In Praise of the Deli

My Pastrami-Fueled Fever-Dream: What It’s Like to Spend All Night at Katz’s

The restaurant only moved to a 24-hour weekend schedule in 2012.
The restaurant only moved to a 24-hour weekend schedule in 2012. Photo: Yuichi Shiraishi/CC/flickr

Grub Street never needs a reason to celebrate our city’s esteemed roster of delicatessens, but since this week marks the New York release of the new documentary Deli Man, we’re going all in on the subject today.

The loud orgasms echoing through Katz’s Deli are almost definitely fake. It’s a little after 4 a.m., and a group of two men and two women are at the famed When Harry Met Sally table, re-creating the equally famous scene shot in the restaurant. The other customers don’t really seem to care much, and I suspect this is something of a gleefully obnoxious ritual at Katz’s this time of night. At least it probably has been since around 2012, the year the restaurant first made the move to staying open all night on Friday and 24 hours on Saturday, which co-owner Jake Dell says is a big shift from the days when “you had to get the hell out of the neighborhood before it was too late.” Of course, that doesn’t mean the overnight crowd is necessarily as buttoned-up as the tourist-heavy daytime rush. To see for myself how an entire night plays out at the Lower East Side’s most iconic deli, I showed up mid-afternoon on a Friday with plans to stay no fewer than 14 hours.

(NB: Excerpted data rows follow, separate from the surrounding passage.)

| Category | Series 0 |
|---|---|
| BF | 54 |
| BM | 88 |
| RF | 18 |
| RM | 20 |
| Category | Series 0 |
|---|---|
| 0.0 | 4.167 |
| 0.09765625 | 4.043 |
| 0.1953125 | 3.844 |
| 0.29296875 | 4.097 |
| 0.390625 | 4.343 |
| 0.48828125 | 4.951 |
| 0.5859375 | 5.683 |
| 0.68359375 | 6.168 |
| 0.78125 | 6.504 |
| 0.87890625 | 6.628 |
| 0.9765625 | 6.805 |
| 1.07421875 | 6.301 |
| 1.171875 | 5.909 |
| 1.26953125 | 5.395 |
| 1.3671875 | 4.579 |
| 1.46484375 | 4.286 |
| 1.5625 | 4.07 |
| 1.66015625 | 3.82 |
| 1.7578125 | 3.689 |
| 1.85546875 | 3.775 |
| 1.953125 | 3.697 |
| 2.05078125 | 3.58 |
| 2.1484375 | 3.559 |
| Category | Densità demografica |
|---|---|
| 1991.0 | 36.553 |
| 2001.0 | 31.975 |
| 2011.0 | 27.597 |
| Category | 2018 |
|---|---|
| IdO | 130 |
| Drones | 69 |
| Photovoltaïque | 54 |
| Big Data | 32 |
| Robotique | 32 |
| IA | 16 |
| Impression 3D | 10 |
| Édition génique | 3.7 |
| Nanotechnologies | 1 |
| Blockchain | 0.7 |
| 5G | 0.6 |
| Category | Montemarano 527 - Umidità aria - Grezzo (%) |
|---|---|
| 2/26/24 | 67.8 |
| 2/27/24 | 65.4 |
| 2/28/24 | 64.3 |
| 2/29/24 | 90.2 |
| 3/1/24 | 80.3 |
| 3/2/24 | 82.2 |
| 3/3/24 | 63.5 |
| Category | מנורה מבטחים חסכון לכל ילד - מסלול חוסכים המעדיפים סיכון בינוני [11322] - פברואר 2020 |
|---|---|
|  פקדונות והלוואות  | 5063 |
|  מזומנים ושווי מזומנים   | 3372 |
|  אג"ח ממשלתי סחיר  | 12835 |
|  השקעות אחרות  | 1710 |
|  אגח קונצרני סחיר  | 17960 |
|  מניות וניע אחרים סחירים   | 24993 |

When I arrive around 5 p.m. it’s 15 degrees outside, so cold that some of the Katz’s meat cutters have doubled up on branded sweatshirts while they deal with the early evening crowds. One of the cutters is brandishing his carving fork to deal with a customer who has just ordered bologna. It’s playful, sort of, a slightly forceful way to let this camera-toting tourist know that he doesn’t really want to order bologna at Katz’s. “Here,” says the cutter, handing over a small china plate with a few glistening slices of pastrami. “This is what we’re known for.”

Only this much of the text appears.